We provide the test profile, which can be used to test the pipeline as it will

Download 3 publicly available samples from the MAGMA publication https://doi.org/10.1371/journal.pcbi.1011648
Save you the trouble of settings up a samplesheet.csv with your own samples
Save you the trouble of preparing a parameters.yaml file for the analysis

You can initiate the test as shown below, assuming you will run this on a machine with low resources, we suggest you add laptop as well.

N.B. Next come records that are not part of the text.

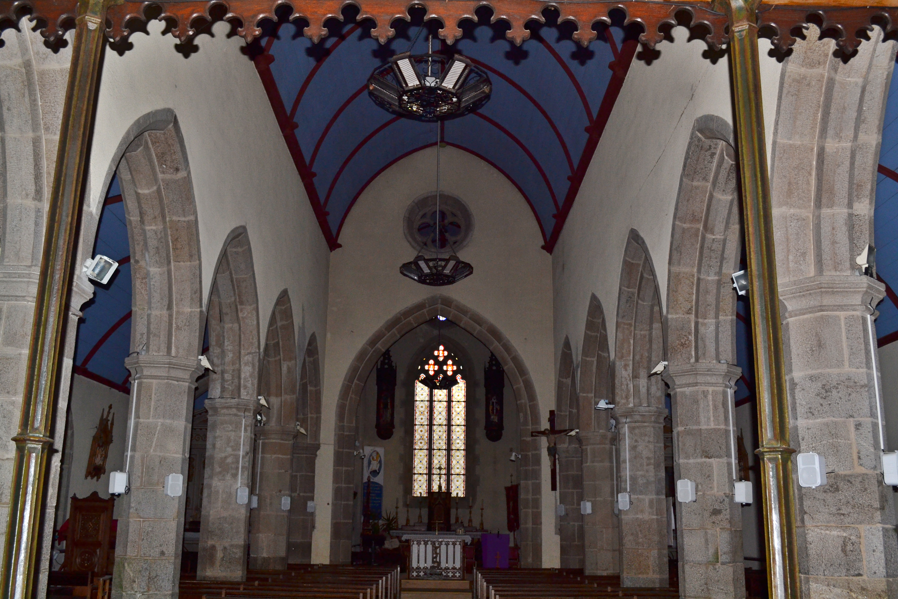 Eglise Saint-Adrien à Santec (Finistère, Bretagne).
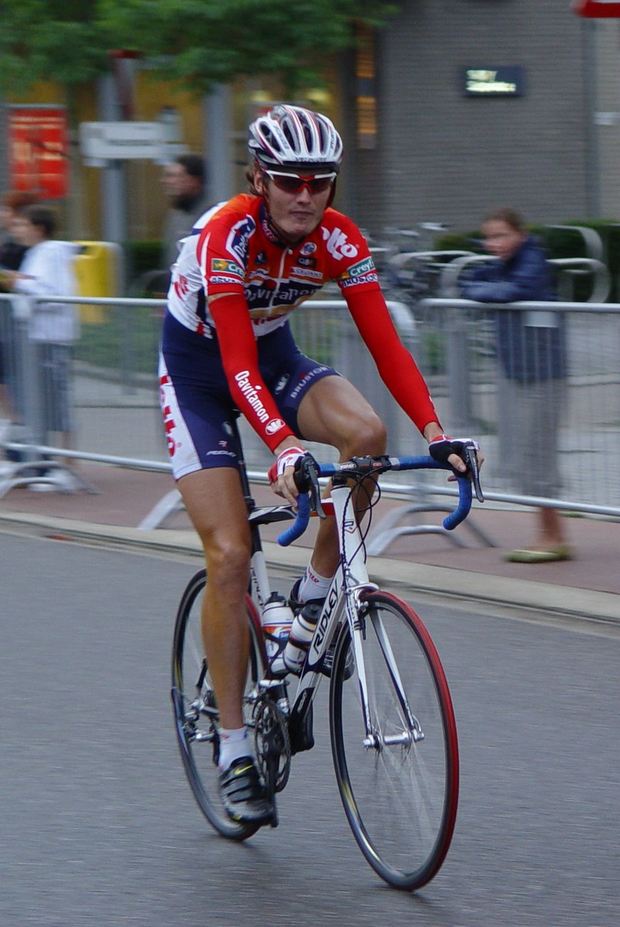 Johan Vansummeren in het na-Tour creterium van Lommel 2006
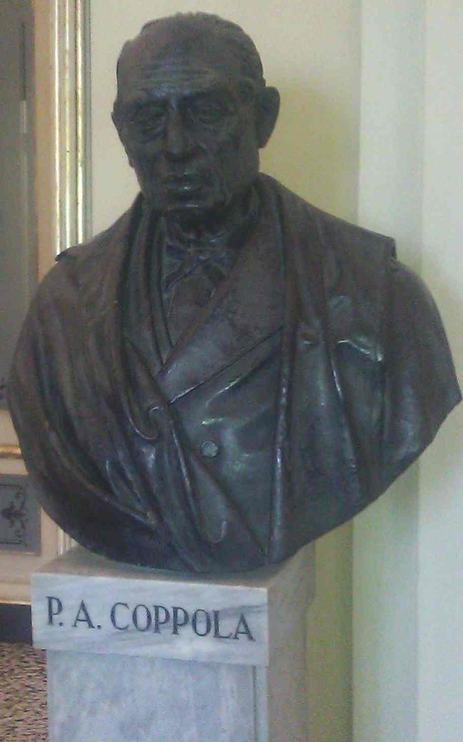 busto di Pietro Antonio Coppola. foto di Pietro Rizzo
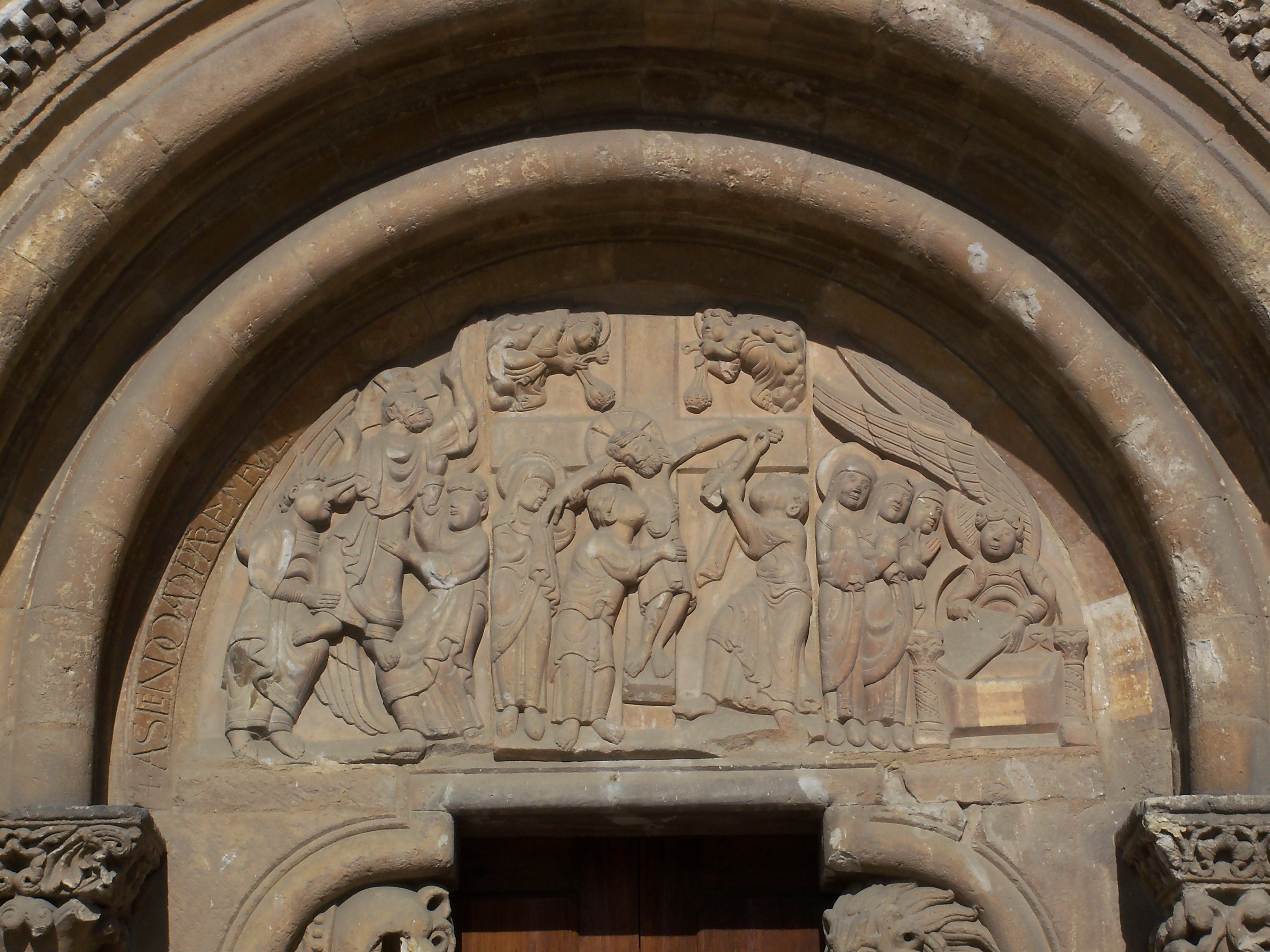 Puerta del Perdón. Tímpano. San Isidoro de León. España
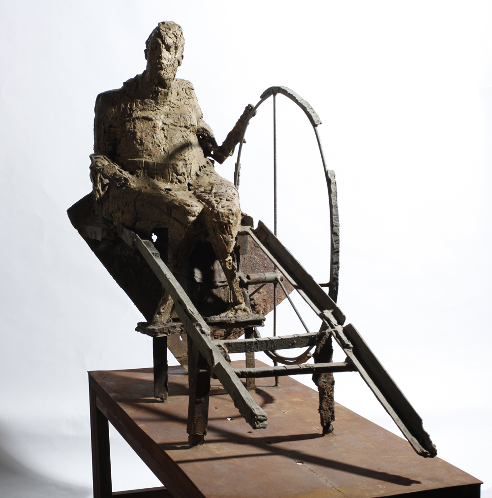 2005-2011. 116X70X150
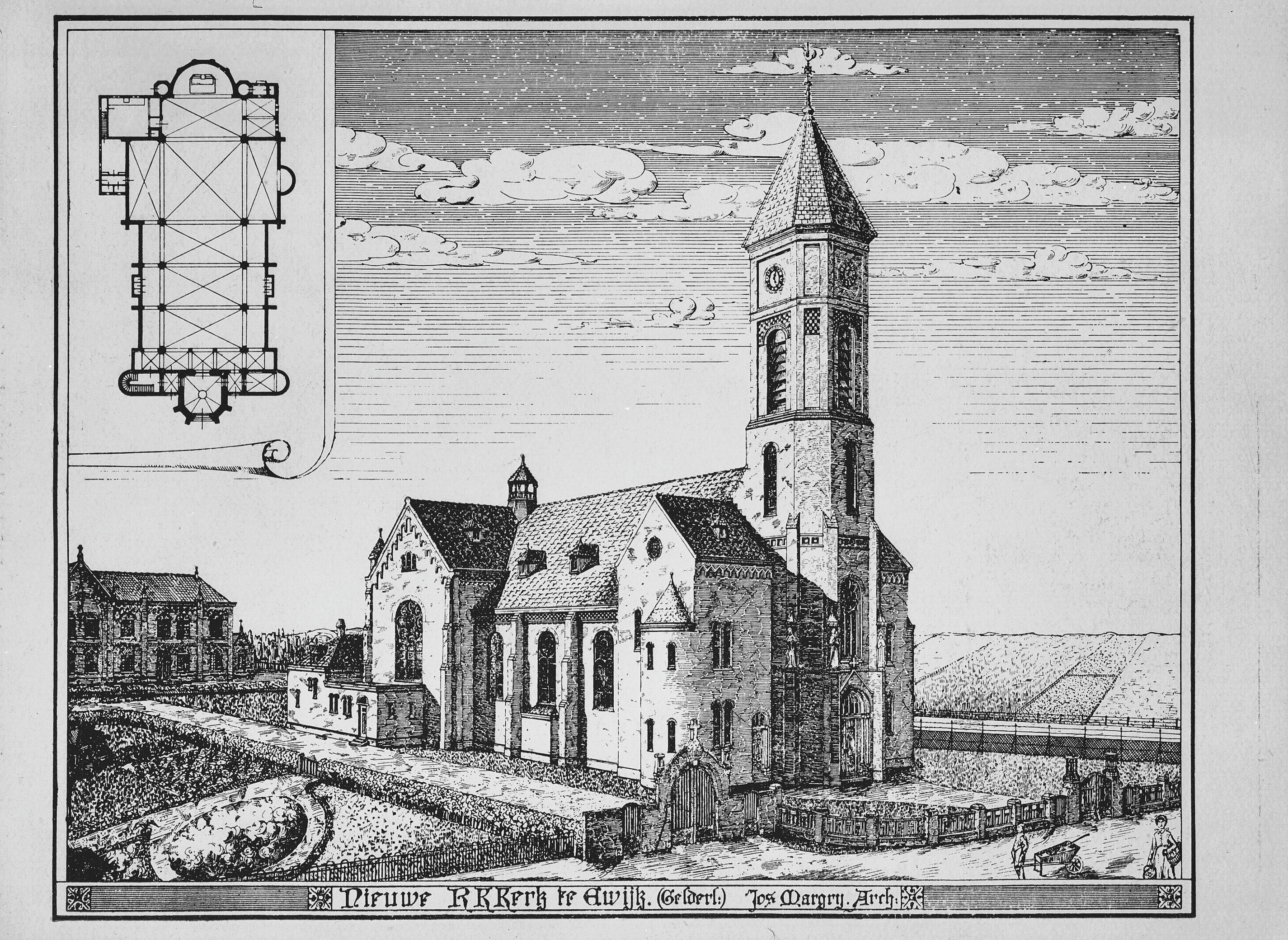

nextflow run 'https://github.com/TORCH-Consortium/MAGMA' \
         -profile test,docker,laptop \
         -r v2.2.0

:warning: Run in background!: You might want to run the test in background, using screen or tmux.

Samplesheet

A dummy samplesheet is provided here

The minimal samplesheet structure should have the following fields.

Sample,R1,R2
S0001,/full_path_to_directory_of_fastq_files/S0001_01_R1.fastq.gz,full_path_to_directory_of_fastq_files/S0001_01_R1.fastq.gz
S0002,/full_path_to_directory_of_fastq_files/S0002_01_R1.fastq.gz,full_path_to_directory_of_fastq_files/S0002_01_R2.fastq.gz
S0003,/full_path_to_directory_of_fastq_files/S0003_01_R1.fastq.gz,

If you have the metadata from sequencing instrument, you can specify further information in the samplesheet

Study,Sample,Library,Attempt,R1,R2,Flowcell,Lane,Index Sequence
Study_Name,S0001,1,1,full_path_to_directory_of_fastq_files/S0001_01_R1.fastq.gz,full_path_to_directory_of_fastq_files/S0001_01_R1.fastq.gz,1,1,1
Study_Name,S0002,1,1,full_path_to_directory_of_fastq_files/S0002_01_R1.fastq.gz,full_path_to_directory_of_fastq_files/S0002_01_R2.fastq.gz,1,1,1
Study_Name,S0003,1,1,full_path_to_directory_of_fastq_files/S0003_01_R1.fastq.gz,full_path_to_directory_of_fastq_files/S0003_01_R2.fastq.gz,1,1,1
Study_Name,S0004,1,1,full_path_to_directory_of_fastq_files/S0004_01_R1.fastq.gz,full_path_to_directory_of_fastq_files/S0004_01_R2.fastq.gz,1,1,1

Here’s a formatted version of the CSV above, including all optional fields

Study	Sample	Library	Attempt	R1	R2	Flowcell	Lane	Index Sequence
Study_Name	S0001	1	1	full_path_to_directory_of_fastq_files/S0001_01_R1.fastq.gz	full_path_to_directory_of_fastq_files/S0001_01_R1.fastq.gz	1	1	1
Study_Name	S0002	1	1	full_path_to_directory_of_fastq_files/S0002_01_R1.fastq.gz	full_path_to_directory_of_fastq_files/S0002_01_R2.fastq.gz	1	1	1
Study_Name	S0003	1	1	full_path_to_directory_of_fastq_files/S0003_01_R1.fastq.gz	full_path_to_directory_of_fastq_files/S0003_01_R2.fastq.gz	1	1	1
Study_Name	S0004	1	1	full_path_to_directory_of_fastq_files/S0004_01_R1.fastq.gz	full_path_to_directory_of_fastq_files/S0004_01_R2.fastq.gz	1	1	1

Customization

Note We are currently working on the transition to nf-core standard (see https://github.com/TORCH-Consortium/MAGMA/issues/188), which would add standardized configurations and pipeline structure to benefit from the nf-core nf-core/modules and nf-core/configs projects.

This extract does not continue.